Software Testing

Steven J. Zeil

March 9, 2012


Table of Contents

1. Testing I: Supplying Inputs to Programs
2. Debugging I: The Basics
3. Testing II: Black-Box Testing
1. Black-Box Testing
1.1. Testing
1.2. Black Box Testing
1.3. Choosing the Test Data
4. Debugging II: Systematic Debugging
5. Testing IV: White-Box Testing
1. White-Box Testing
1.1. White-Box Testing
1.2. Statement Coverage
1.3. Branch Coverage
1.4. Loop Coverage
1.5. Final Thought: Combining Black and White-Box Testing
6. Testing V: Unit Testing
1. Unit Testing
1.1. Types of Testing
1.2. Unit Testing
1.3. Integration Testing
7. Debugging III: Tracking Down the Culprit

This is an early draft of a textbook supplement devoted to the topic of software testing.

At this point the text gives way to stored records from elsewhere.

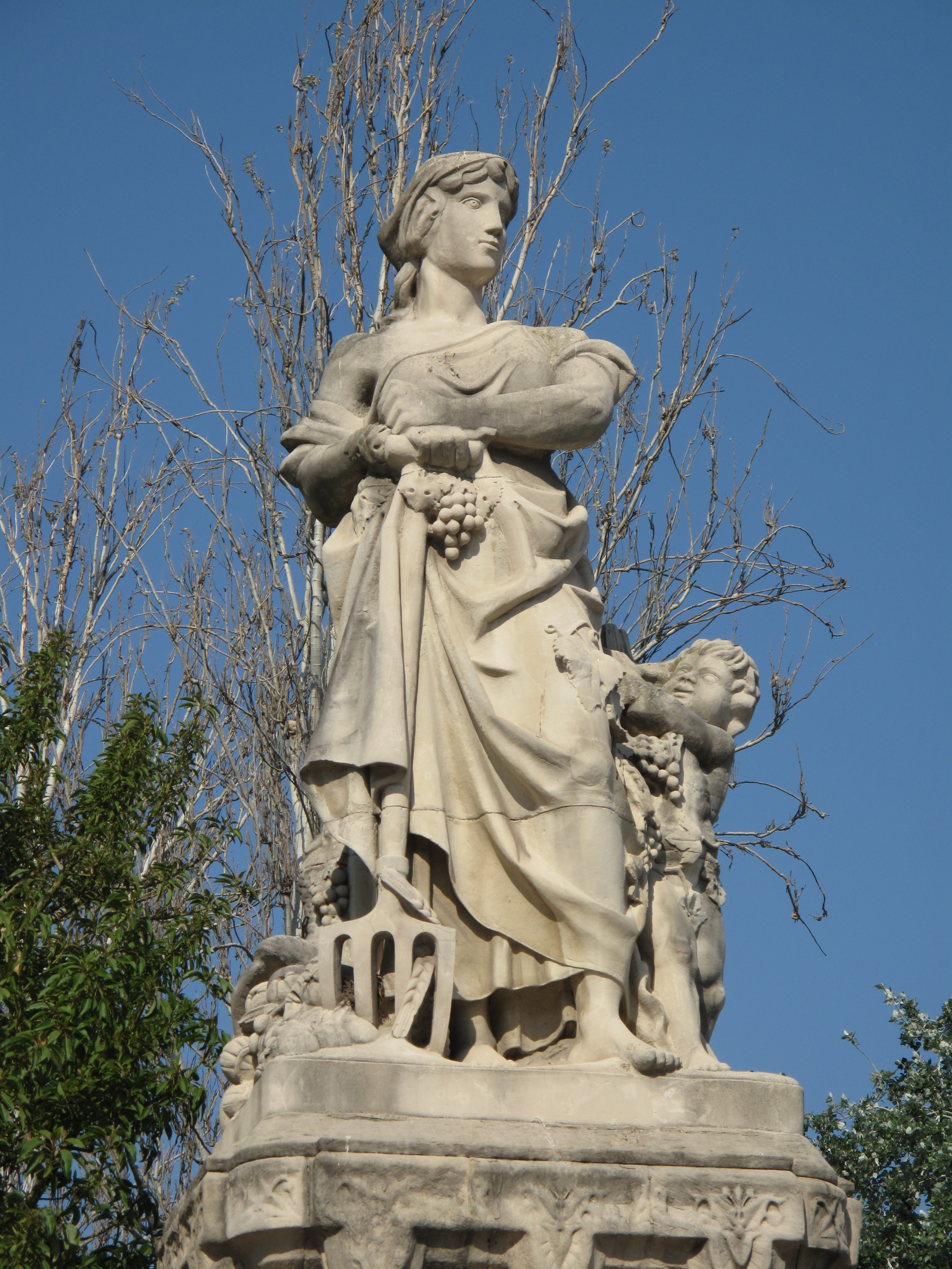 Al·legoria de l'Agricultura, de Venanci Vallmitjana, a la porta d'accés al parc de la Ciutadella pel passeig de Picasso (Barcelona)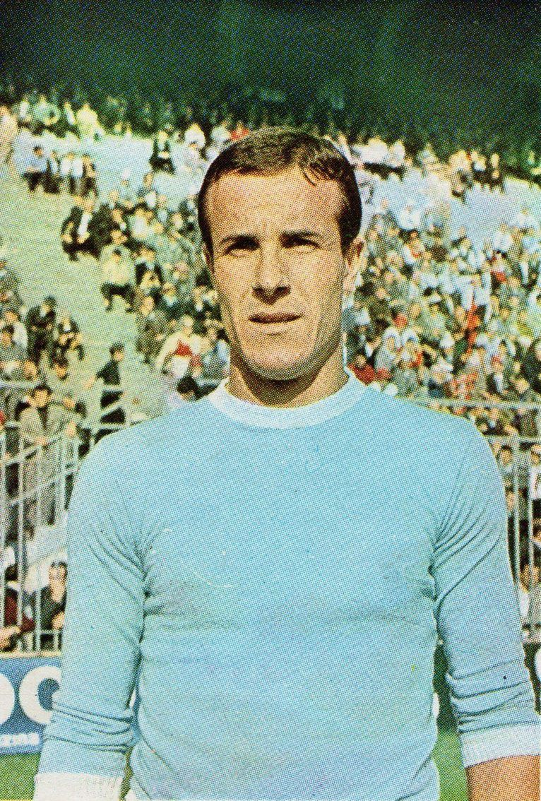 Il calciatore italiano Piero Dotti a metà degli anni 1960.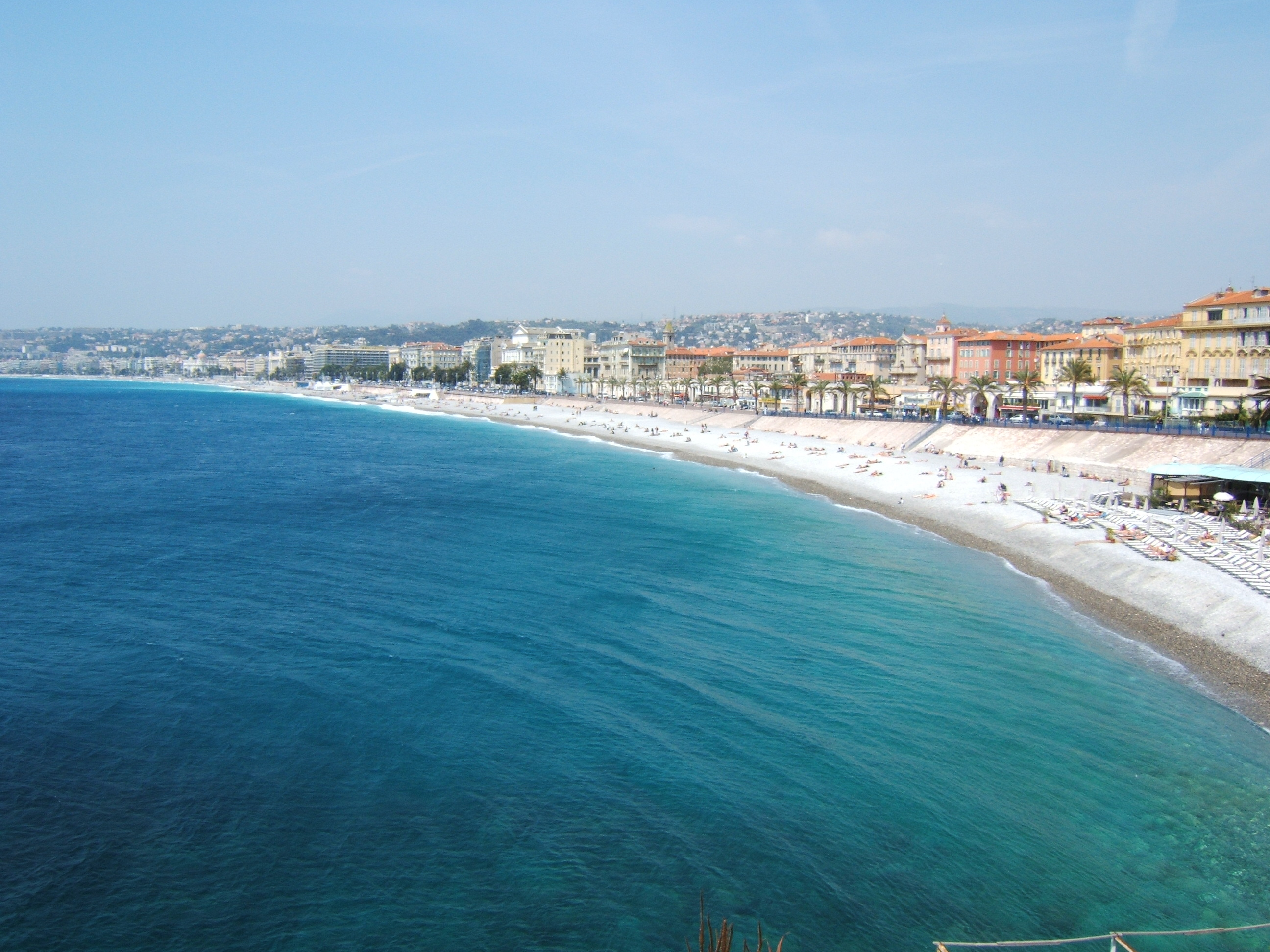 Nice, sa plage et la Baie des Anges vues du quai Rauba Capeu.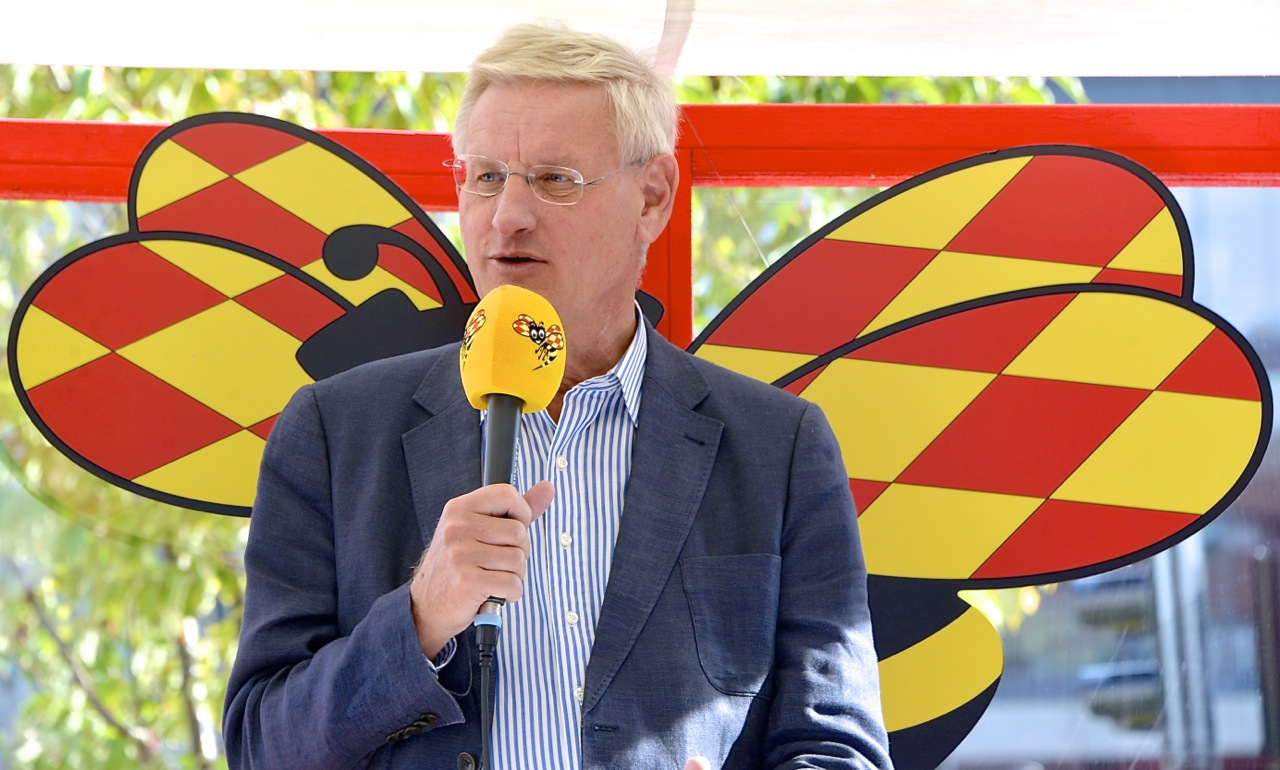 Carl Bildt utfrågas på Expressens valscen på Sergels torg i Stockholm den 6 september 2014.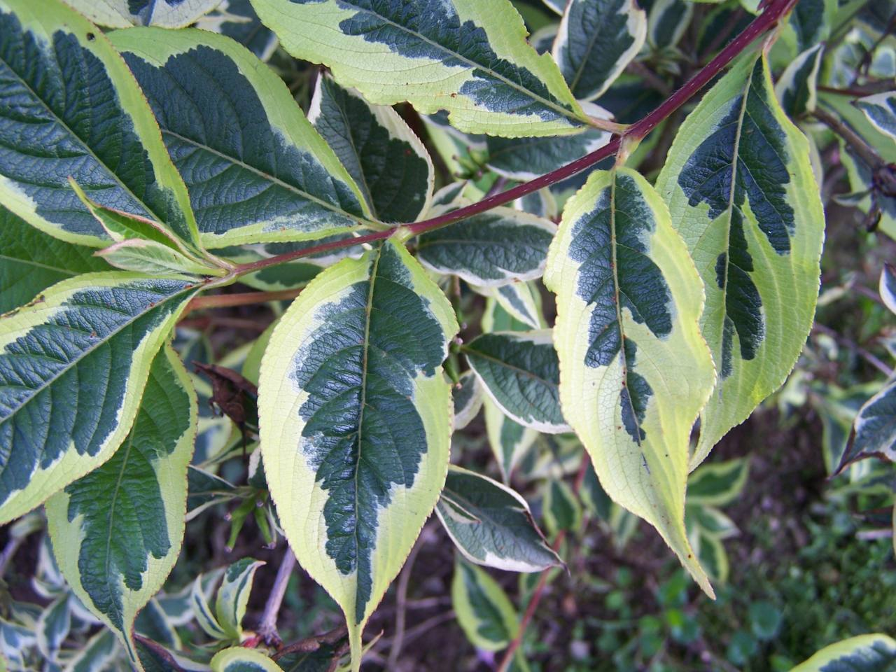 Weigela florida `Variegata` (pl. krzewuszka cudowna)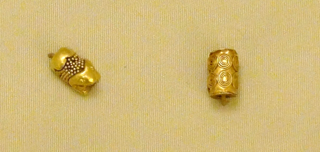 Minoische Goldarbeiten in Form eines Löwen oder Frosch und eines Zylinders mit Spiraldekor (Vor-/Altpalastzeit, 2000–1800 v. Chr.) aus Koumasa und Kalathiana (Messara), ausgestellt im Archäologischen Museum Iraklio, Kreta, Griechenland

Look at any catalog of Computer Sicence textbooks and you will find numerous books with titles like "Programming in C++", "Introduction to Programming in Java", etc. Most of these books do not, however, teach programming. They teach coding, the information necessary to write programs in some specific programming language.

For both professional and student programmers, however, coding is only a part of the larger process of programming. In particular, programmers will typically spend as much or more time in testing and debugging as they do in coding. Yet most of these programming texts give these topics passing mention at best. I challenge you - grab the closest "Programming in..." book that you can lay your hands on. Look in the index for testing and debugging. What percentage of the book addresses these topics? 1%? 0.1%? That's not much attention for an activity that can take 50% of a programmer's time.

For instructors who prefer to stick close to their textbooks in preparing their courses, this means that students will be left to fend for themselves on these topics. The inevitable result is students who are unpleasantly surprised to discover that their submitted programming assignments fail the instructors' tests, or who can't figure out how to fix problems in their code without someone else walking them through a diagnostic procedure.

I am a firm believer that testing and debugging are teachable subjects, and that such instruction should an essential and integrated part of early programming classes.

The chapters that follow are gleaned from my notes for courses taught at Old Dominion University. My intention is to develop supplemental chapters they can be inserted into the course outline of most C++ and Java introductory courses.